Blandine Sorbe. Fort heureusement, nous avions déployé une bonne partie des recommandations de ce guide très bien réalisé. Cependant, comme souvent avec l’AFA, nous avons des débats sur le niveau de formalisme et de détails de leurs procédures. L’autorité emploie beaucoup ce terme de sous-processus, souhaitant identifier pour chaque type d’actions la procédure applicable. Ce qui donne l’impression qu’il faudrait que la moindre de nos activités dispose d’une fiche procédure, avec un ordre d’exécution et des points de contrôle interne. En appliquant les règles de la commande publique, nous sommes déjà protégés avec des seuils et des logiques de contrôle à chaque stade. Autre point de désaccord avec l’autorité : l’AFA nous demande de prouver que nous ne pouvons pas passer par d’autres choix que les sponsors historiques du CIO qui ont l’exclusivité depuis plusieurs olympiades. Alors qu’il s’agit selon nous d’une déclinaison de l’accord contractuel que nous avons avec le CIO depuis le premier jour.
Nicola Bonucci. Le guide a le mérite d’exister. À ma connaissance, il n’existe pas d’équivalent dans d’autres pays. Il ne s’agit toutefois pas d’un guide exclusivement dédié au sponsoring des activités sportives. Le cœur du propos s’articule davantage autour des opérations de mécénat. Et c’est un point utile puisque dans les entreprises, ces notions ne sont pas clairement identifiées, en dehors des questions fiscales. Reste à savoir comment l’AFA va s’en servir et quel sera sa portée normative pour les entreprises.

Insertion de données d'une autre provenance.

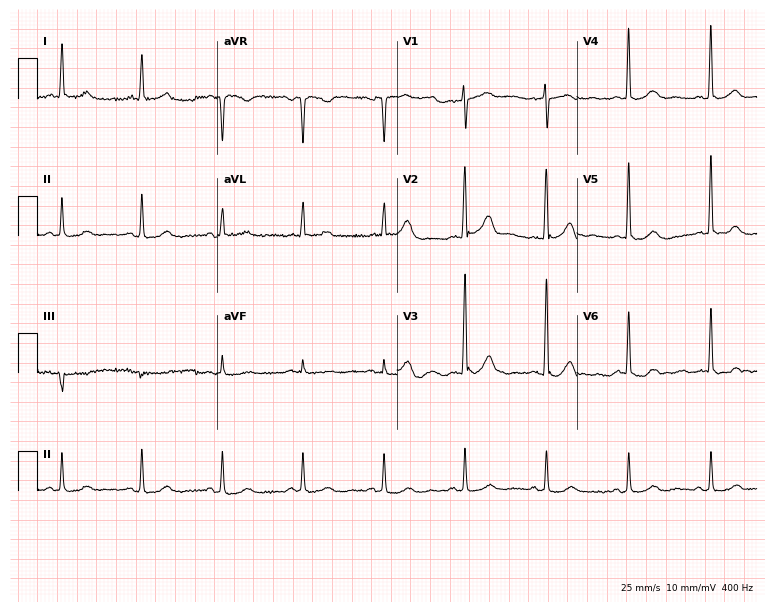
Resting 12-lead electrocardiogram. Patient: an 83-year-old female. None of these six findings is recorded: first-degree AV block, right bundle branch block, left bundle branch block, sinus bradycardia, atrial fibrillation, sinus tachycardia.

Nathan Morin. L’approche de l’AFA s’inscrit dans cette volonté de pédagogie vis-à-vis des entreprises. C’est tout à fait louable. Néanmoins, l’AFA ne dit à aucun moment noir sur blanc que le sponsoring et le mécénat ne sont pas soumis à la loi Sapin 2. Elle le dit d’une autre manière : « l’article 17 vise les clients, fournisseurs et intermédiaires ». Une manière habile de garder la main sur ce sujet et de conforter son rôle d’autorité sur la question.